Why China is not a true Political Meritocracy

Philip Callan
13 min readMar 5, 2021

Through literature, news articles and propaganda, we are often told that the Chinese Communist Party (CCP) and the Chinese Government is a meritocratic organization, where all senior Government officials have earned their way to the top by proving themselves worthy over decades of ruling experience. The oft-cited comparison is that made with Barack Obama, who was one of the youngest American Presidents, elected to office at age 47, and who had not previously been a leader in American politics before being elected to the highest position in the land. When compared with Chinese politics, Obama may not have even been a provincial level governor at this age, and would certainly not have been in the running to rule the country. Chinese leaders who make it to the higher echelons of the CCP generally have decades of experience running committees at village, township, city and provincial level. They are rigorously evaluated and re-evaluated as their careers progress, through various testing criteria administered by the all-encompassing CCP Organisation Department. However, in this essay, I will argue that, while it is more meritocratic than some democracies in the West, the CCP falls short of its meritocratic ideal due to issues such as cronyism, job trading, factionalism at the higher levels of the party and, most importantly, a lack of a real guiding vision as to what constitutes a leader of true merit.

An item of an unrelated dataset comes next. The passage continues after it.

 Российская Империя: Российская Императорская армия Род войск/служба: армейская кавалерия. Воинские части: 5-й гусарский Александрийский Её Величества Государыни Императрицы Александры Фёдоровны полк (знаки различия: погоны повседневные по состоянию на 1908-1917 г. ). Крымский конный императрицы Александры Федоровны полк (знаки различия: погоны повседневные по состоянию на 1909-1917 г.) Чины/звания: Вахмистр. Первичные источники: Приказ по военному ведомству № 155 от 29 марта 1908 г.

The Standing Committee of the Politburo of the Chinese Communist Party

What is a Political Meritocracy?

Political meritocracy is broadly defined as a political system which is designed to identify, evaluate and promote leaders with certain, valued, qualities through the echelons of the hierarchy over time. In contrast to electoral democracies, the elite leaders are not selected by the masses through voting. Rather, (in the ideal), they rise to the top through proving themselves to be capable leaders over time, by consistently displaying qualities deemed meritorious by the institutions which select them.

In the Chinese context, it is impossible to fully know the criteria by which promotions are evaluated, as the criteria has changed over time and is not in the public domain. It is known that the ruling party stresses the need for leaders to have: extensive prior experience, due to the size and complexity of China; a track record of success, via examinations and performance reviews of past leadership posts (usually based on economic criteria); a high degree of intelligence, with university-education a must; and to be a ‘virtuous’ person, i.e. to be free from vice and corruption, and to be a moral person — a Confucian ideal which has stayed integral to Chinese politics to this day. (Bell, 2018)

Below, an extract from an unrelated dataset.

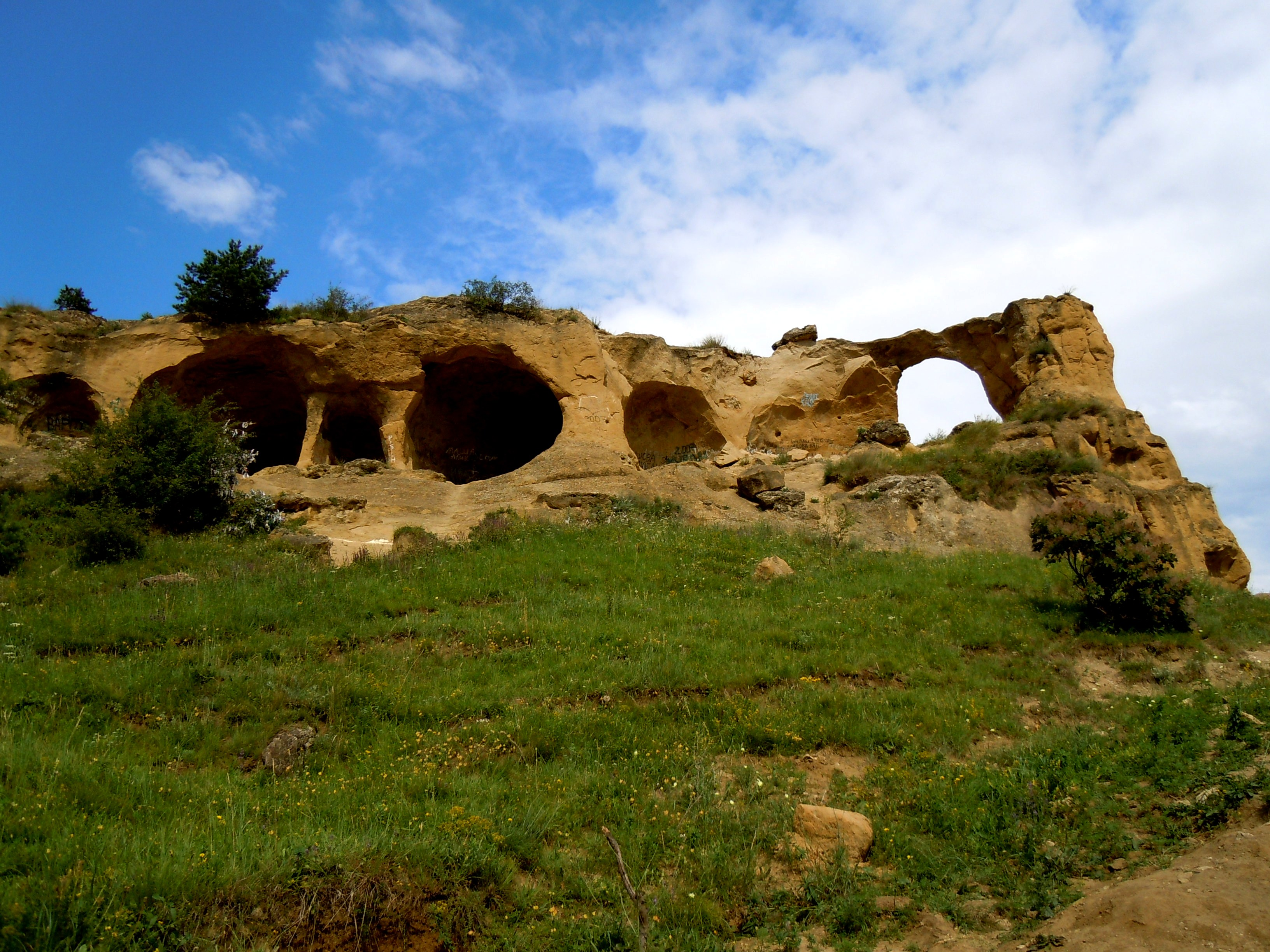 Кольцо-гора, город Кисловодск This image is related to the protected area of Russia number 2610067

History of Political Meritocracy in China

This system and its ideals have evolved throughout millennia of Chinese political experiences and thought.

The foundations of the modern Chinese meritocratic ideal can be traced back to the teachings of the ancient Chinese philosophers; Confucius, Mencius and Xunzi. Confucianism stressed the importance of virtue in a leader and the need to display virtuousness over a long period of time ‘See what a man does, mark his motives, examine in what things he rests, “How can a man conceal his character?”. (Slingerland, 2003) The ideal that leadership should be earned, not a birthright, can be found in Mencius’ teachings ‘Gentlemen should not succeed to office by heredity; one man should not hold multiple offices; promote only gentlemen fit for the task; do not execute a grandee by your sole judgment’ (Eno, 2016)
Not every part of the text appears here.